In the late 7th century BCE, Judah became a vassal state of the Neo-Babylonian Empire. There were rival factions at the court in Jerusalem, some supporting loyalty to Babylon and others urging rebellion. In the early years of the 6th century BCE, despite the strong remonstrances of the prophet Jeremiah and others, the Judahite king Jehoiakim revolted against Nebuchadnezzar II. The revolt failed, and in 597 BCE, many Judahites, including the prophet Ezekiel, were exiled to Babylon. A few years later, Judah revolted yet again. In 589, Nebuchadnezzar again besieged Jerusalem, and many Jews fled to Moab, Ammon, Edom, and other countries to seek refuge. The city fell after an 18-month siege, and Nebuchadnezzar again pillaged and destroyed Jerusalem and burned the Temple in Jerusalem. Thus, by 586 BCE, much of Judah was devastated; the royal family, the priesthood, and the scribes, the country's elite, were in exile in Babylon, and the former kingdom suffered a steep decline in economy and population.

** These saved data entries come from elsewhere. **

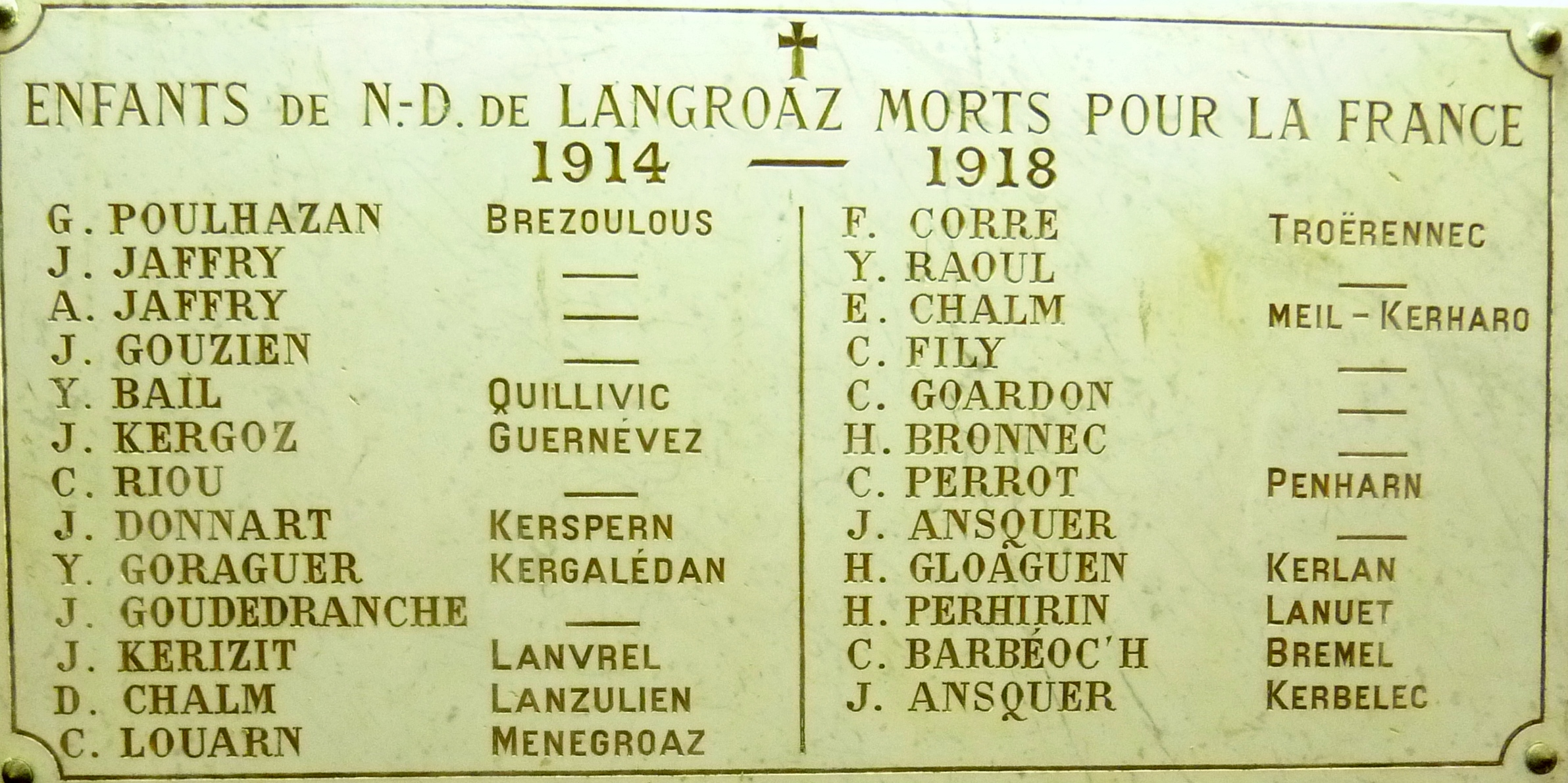 Plaque commémorative des morts pour la France pendant la Première Guerre mondiale placée dans la chapelle Notre-Dame de Langroas à Cléden-Cap-Sizun.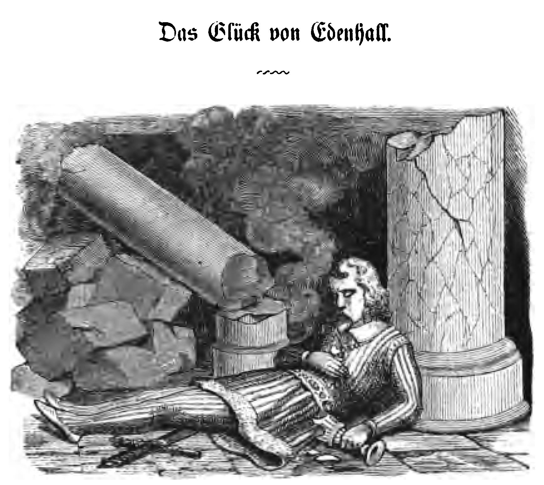 Das Glück von Edenhall. Aus: Balladenkranz aus deutschen Dichtern gesammelt. Herausgegeben von Gustav Wendt. Berlin: Grothe.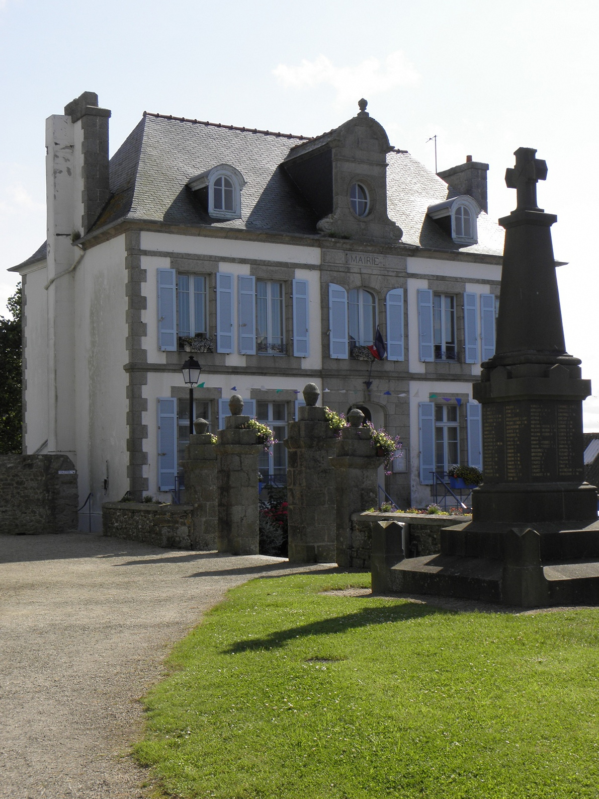 Mairie de Plounéour-Trez (29).

==== Jewish exile to Babylon ====

The numbers of those who were deported to Babylon or made their way to Egypt and the remnants that remained in Yehud Province and surrounding countries are subject to academic debate. The Book of Jeremiah reports that a total of 4,600 were exiled to Babylon. To such numbers must be added those deported by Nebuchadnezzar in 597 BCE after the first siege to Jerusalem, when he deported the king of Judah, Jeconiah. His court, other prominent citizens, craftsmen, and a sizable portion of the Jewish population of Judah, numbering about 10,000. The Book of Kings also suggests 8,000.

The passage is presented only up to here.